GEORGETOWN, Guyana: Guyana’s Health Minister Dr Leslie Ramsammy said the first local kidney transplant surgery will be performed at the Georgetown Public Hospital on July 12 , marking yet another milestone for the health sector. According to Ramsammy, the surgery will be performed by a team of surgeons from New York, who will be aided by local medical staff.
The first patient will be a young person from Lusignan, East Coast Demerara, Region Four a short distance from Guyana’s capital, Georgetown. The youth’s mother is the donor for his transplant.
According to the minister, this latest step forward will hopefully reduce people having to travel abroad to take care of renal (kidney) failure.
He noted that many kidney problems result from diabetes and patients in the past did not have an option locally once it was determined that dialysis could not work. “We have a dialysis centre here, but dialysis is a stop gap. It does not work for some people and they need a transplant,” he explained.
Ramsammy noted that this new development augurs well for progress in the local health sector and he also disclosed that two additional dialysis centres will be opened within the next year. “Before the end of 2008 we will have the second dialysis centre open its doors in Guyana and if all goes well, a third by mid 2009,” he said.

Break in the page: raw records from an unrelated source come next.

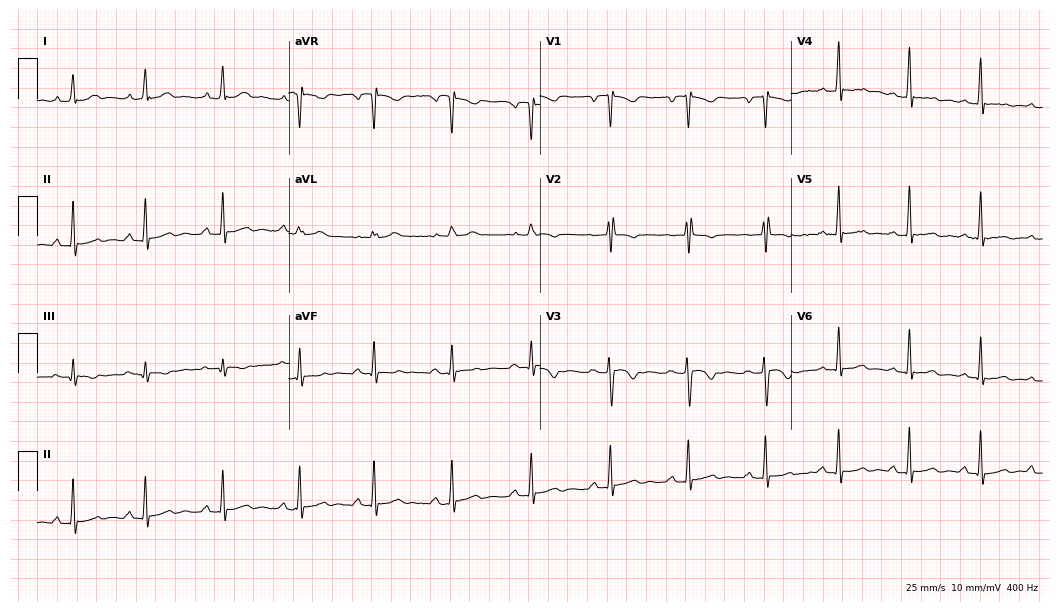
Standard 12-lead ECG recorded from a 21-year-old female (10.2-second recording at 400 Hz). None of these six findings is recorded: first-degree AV block, right bundle branch block, left bundle branch block, sinus bradycardia, atrial fibrillation, sinus tachycardia.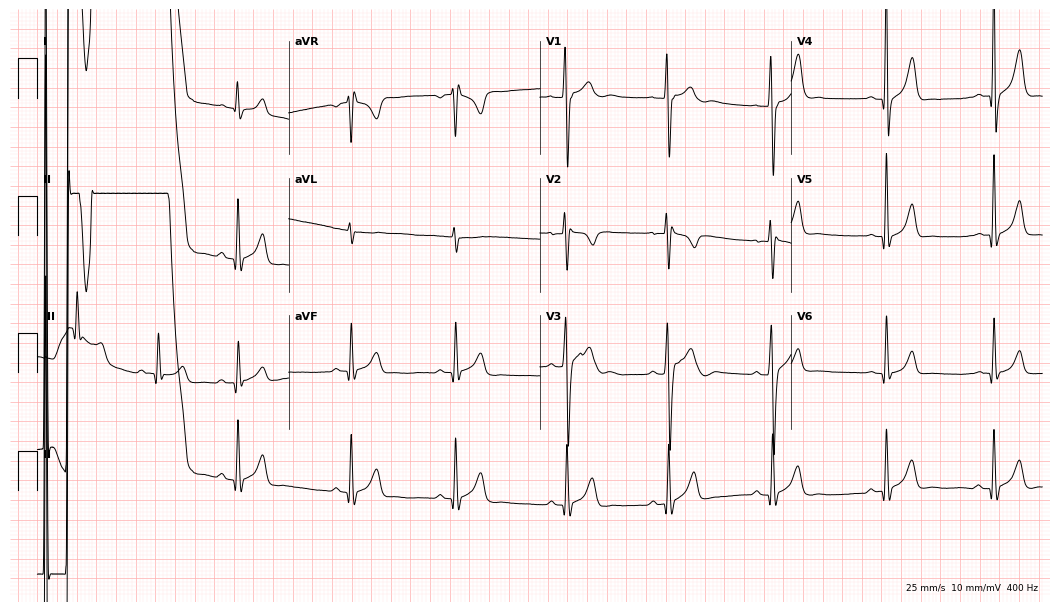
ECG (10.2-second recording at 400 Hz) — a 17-year-old male patient. Labelled as a normal ECG.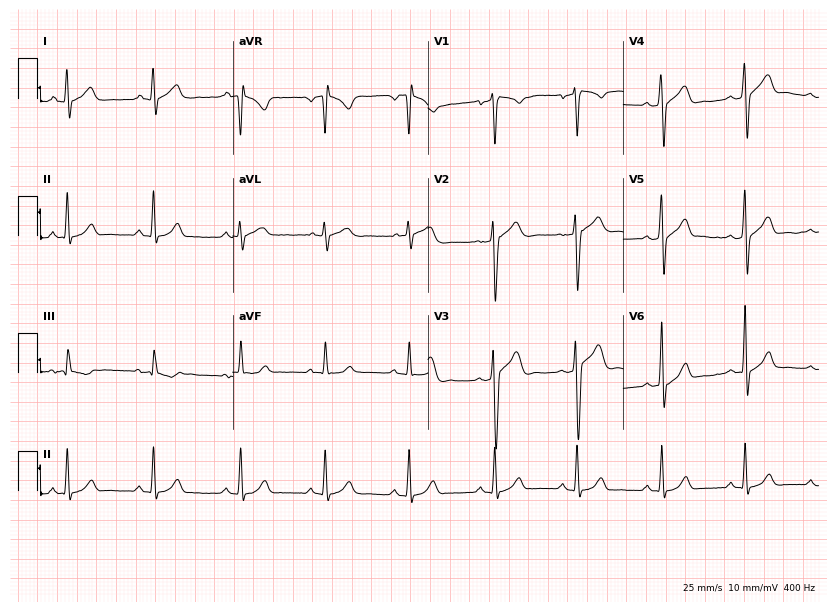
12-lead ECG (8-second recording at 400 Hz) from a male, 21 years old. Labelled as a normal ECG.

Meanwhile, the health minister also revealed that people living with HIV will no longer have to wait until their CD 4 count -- a marker of likely disease progression, which means that it drops as the infection spreads -- is reduced to 350 before getting treatment.
"This will make Guyana the first developing country to remove the restriction on placing people on treatment and therefore keep people alive longer," Ramsammy said.
Additionally, he said, every child with HIV will automatically be placed on treatment. The Minister said that work was continuing to raise the population''s general life expectancy to 70 years by 2011.
"In the 1970s and 1980s Guyana''s life expectancy was reduced to the low 60s... At the end of 2007 our life expectancy had reached 68," he said. "It means that we have to continue to ensure that people living with HIV get treatment and live longer," he said, citing this as one of the factors affecting life expectancy.